Automatically handles: - Configuration updates for each call - 429 error detection and notification to BorgLLM - Automatic retry with updated configuration
- __init__(borgllm_config: BorgLLM, provider_name: str | None = None, overrides: Dict[str, Any] | None = None, **kwargs)[source]¶
Initialize the LangChain client with BorgLLM integration.
- Parameters:
borgllm_config – The BorgLLM configuration instance
provider_name – Optional name of the provider to use. If None, BorgLLM will use its default logic.
overrides – Optional dictionary of settings to override.
**kwargs – Additional arguments passed to ChatOpenAI
- model_config: ClassVar[ConfigDict] = {'arbitrary_types_allowed': True, 'extra': 'allow', 'populate_by_name': True, 'protected_namespaces': (), 'validate_by_alias': True, 'validate_by_name': True}¶
Configuration for the model, should be a dictionary conforming to [ConfigDict][pydantic.config.ConfigDict].

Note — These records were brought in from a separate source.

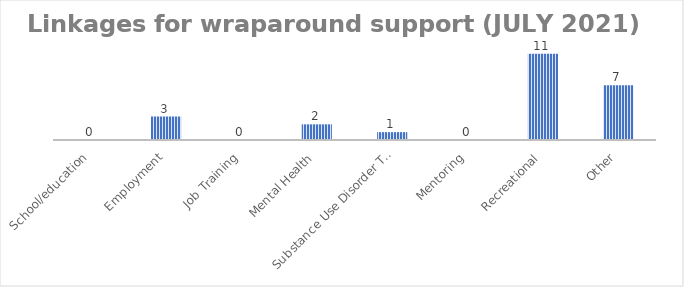
| Category | Series 0 |
|---|---|
| School/education | 0 |
| Employment | 3 |
| Job Training | 0 |
| Mental Health | 2 |
| Substance Use Disorder Treatment | 1 |
| Mentoring | 0 |
| Recreational | 11 |
| Other | 7 |
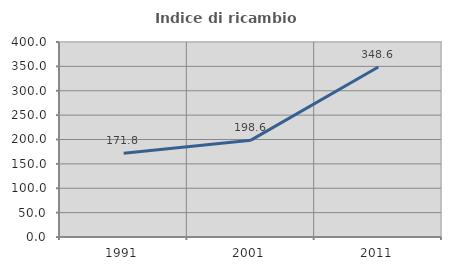
| Category | Indice di ricambio occupazionale  |
|---|---|
| 1991.0 | 171.756 |
| 2001.0 | 198.621 |
| 2011.0 | 348.571 |
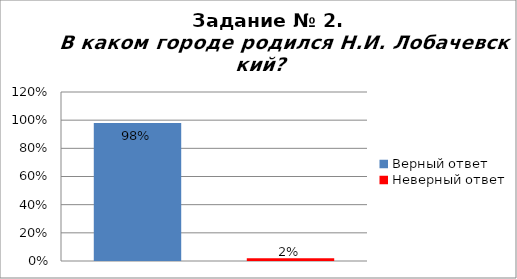
| Category | В каком городе родился Н.И. Лобачевский? |
|---|---|
| Верный ответ | 0.98 |
| Неверный ответ | 0.02 |

- property provider_name: str¶
Get the provider name.
- borgllm.langchain.create_llm(provider_name: str | None = None, config_file: str = 'borg.yaml', initial_config_data: Dict[str, Any] | None = None, overrides: Dict[str, Any] | None = None, **kwargs) BorgLLMLangChainClient [source]¶
Convenience function to create a LangChain LLM client directly.
- Parameters:
provider_name – Optional name of the provider to use. If None, BorgLLM will use its default logic.
config_file – Path to the BorgLLM configuration file.
initial_config_data – Optional initial configuration data as dictionary.
overrides – Optional dictionary of settings to override.
**kwargs – Additional arguments passed to the LangChain client
- Returns:
A LangChain OpenAI client configured with the specified provider
Note
The BorgLLMLangChainClient class is a low-level component and is typically not manually initialized by users. It is primarily used internally by the create_llm convenience function to manage LLM configurations and handle rate limiting.